If you remove the remote, or if it loses fluid (such as in a crash when the hose gets ripped off), the piston is fully extended and the damper has maximum low speed compression damping and significant high speed compression damping (the damper has a springy blowoff system).

So basically, you need the remote attached and bled properly to use the fork. If you don't want to use the Xloc remote, you'll have to buy another damper such as the RCT3 damper, which uses a crown mounted adjuster.

Of course, you can buy a new SID with the RCT3 damper instead of the XX damper. Or, you can just buy the compression damper itself from a SRAM dealer and swap it out. This is more expensive though as you'll have this extra damper sitting around.

If you have to swap out the damper, you can probably do this yourself as its pretty simple. You just have to remove the banjo by removing the very thin helical retaining ring (like a thin keyring) that holds the banjo on. Use a very small flat screwdriver to pry the end up and then follow it around until it's fully removed. Pull off the banjo and then use a 24 mm socket to unscrew the damper. Alternatively, you can use a big adjustable wrench and leave the banjo on and just spin it around.

Then pull it out of the upper tube and let remaining oil drip off back into the tube. Check oil volumes from SRAM for your new damper and add/remove oil as necessary. Might be worth just changing all your oil at this point. Make sure you use the correct weight of suspension oil.

Then all you have to do is screw the new damper in!



I'm a singlespeeder, and I really like the XX damper with Xloc. However, I don't have any shifters so I can put the (righthand) Xloc on the left side under the bar like a left shifter. Its a very nice position. The damper itself is quite nice when the remote is bled properly, which isn't necessarily the case from the factory.

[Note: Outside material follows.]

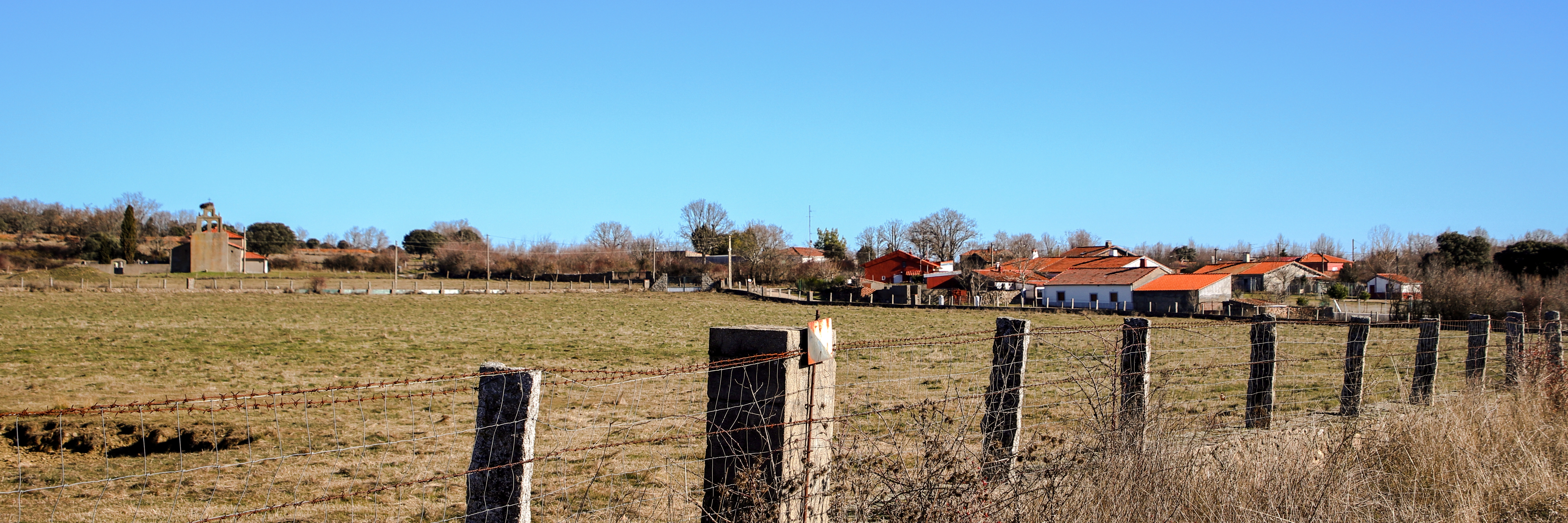 Navarredonda de Salvatierra es una localidad del municipio de Frades de la Sierra, perteneciente a la comarca de Entresierra, provincia de Salamanca.

Improperly bled remotes don't have enough fluid in them, so the damper has more compression damping in both settings (locked and unlocked) than would be desired. When bleeding, it is important the have the "GATE" collar on the Xloc unscrewed all the way, so that there is maximum volume in the system. You then screw it in after the system is sealed up to reduce compression damping to suit your weight.

You can check to see if your Xloc system needs a bleed by unscrewing the collar all the way, then pulling outwards on the button when its in the out position. If it comes out more than a few mm and then goes back in again, you need to bleed.

I attached a photo of the damper as it is on my bike.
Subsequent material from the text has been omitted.